When I think about the secondary question, it stirs my mind. You see, you are asking me to put into words things to which I have never given previous thought. I do not think the population matters much, as some of my kind have territories quite devoid of human life. I do believe that to some degree, all our “habitats” are largely rounded, and that we place ourselves at the center, rather like a spider in a web. I say this, because I know that when I travel to the southern reaches of my territory — which is incidentally where my home sits — my ability to discern the proximity of my northern neighbor is depleted. He is capable of sneaking up on me, and frequently does. When I purchased the warehouse, this was a point of concern, but I gave in to the notion of dwelling in such a splendid, derelict, repurposed space. I had to have it, and so I compromised location.
Now my neighbor drops in whenever he feels like it, and annoys me to no end.
Real estate is a tricky thing.
What is the weirdest thing you’ve found inside a human body?
I think, this is perhaps my most adored question. The list is quite varied, and I have made an effort to curate the collection. Yes, I kept them, because…well…how could I not?
I have found cutlery, magnets, surgical implants or pins that came loose and migrated in the blood stream, bullets, screws, nails, coins, and drugs in little carrying punches made from balloons. I have, on two occasions, found plants growing in the lungs, and once, a long long time ago, an eel in a bladder.

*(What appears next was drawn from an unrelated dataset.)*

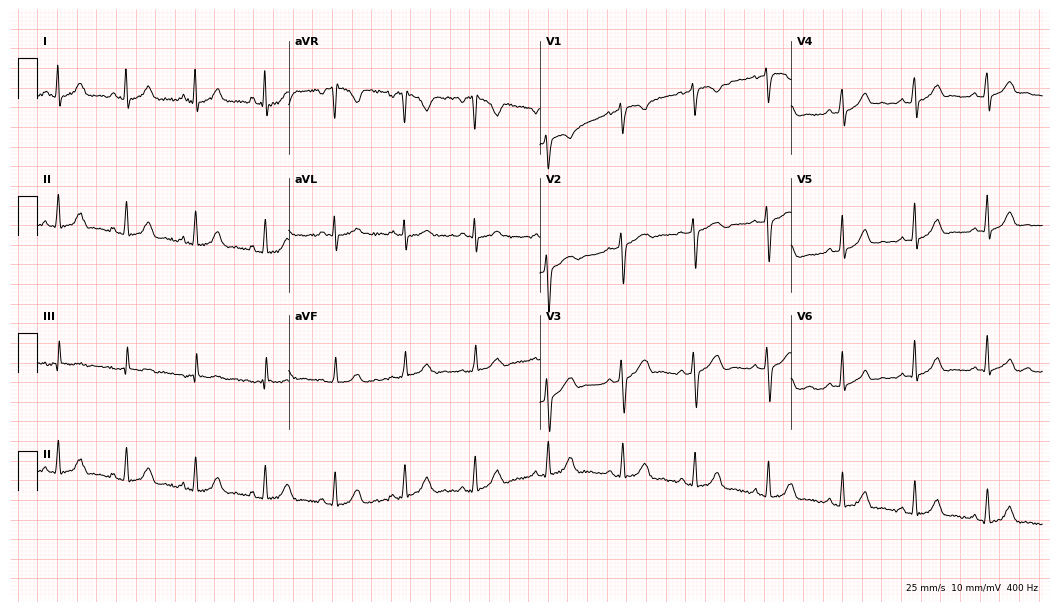
Electrocardiogram (10.2-second recording at 400 Hz), a 30-year-old woman. Overall reading on record: normal ECG.
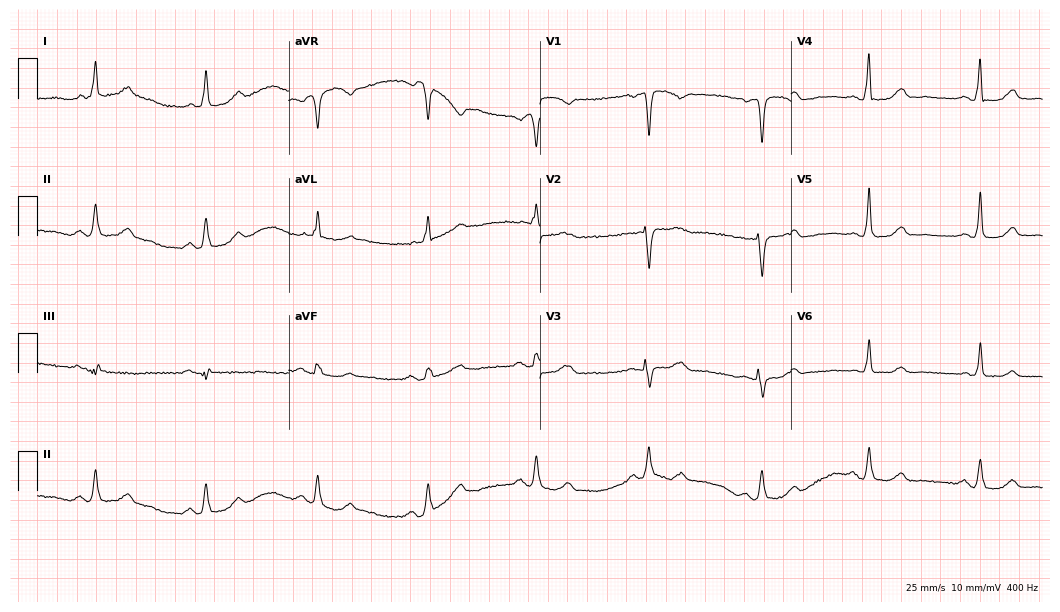
Electrocardiogram (10.2-second recording at 400 Hz), an 83-year-old woman. Of the six screened findings (first-degree AV block, right bundle branch block, left bundle branch block, sinus bradycardia, atrial fibrillation, sinus tachycardia), none is recorded.

The strangest? I was very chipper, cutting along, hair off, skin in the bucket, “la-dee-da” as the saying goes. Then suddenly there was an organ that should not exist. It was not an organ. It was a giant, sixteen pound tumor. And suddenly, I am very put out. I do not like eating diseased flesh. Upon close examination, I determined the thing to be benign, and so carried on with eating the gentleman, but the tumor gave me pause, I must admit. I am no stranger to horror and science fiction — for reasons that probably seem obvious — and so I had visions of it being some sort of twin, curled up in a sack, feeding off his life force in an eternal calcified coma. But alas, it was just a tumor.
I ate it. Why not?
I think I’ve figured out where you live.
Good for you. May I point out the obvious: that this is not a question. It is also not terribly illustrative of your brilliance. I have scrubbed as much detail as I can from my work, but if a person is familiar with the area, they will know where to look. Do be careful though. You may actually find me.
Is Simon Alkenmayer really your name?
Simon is really my current first name. Alkenmayer is a name I have used previously.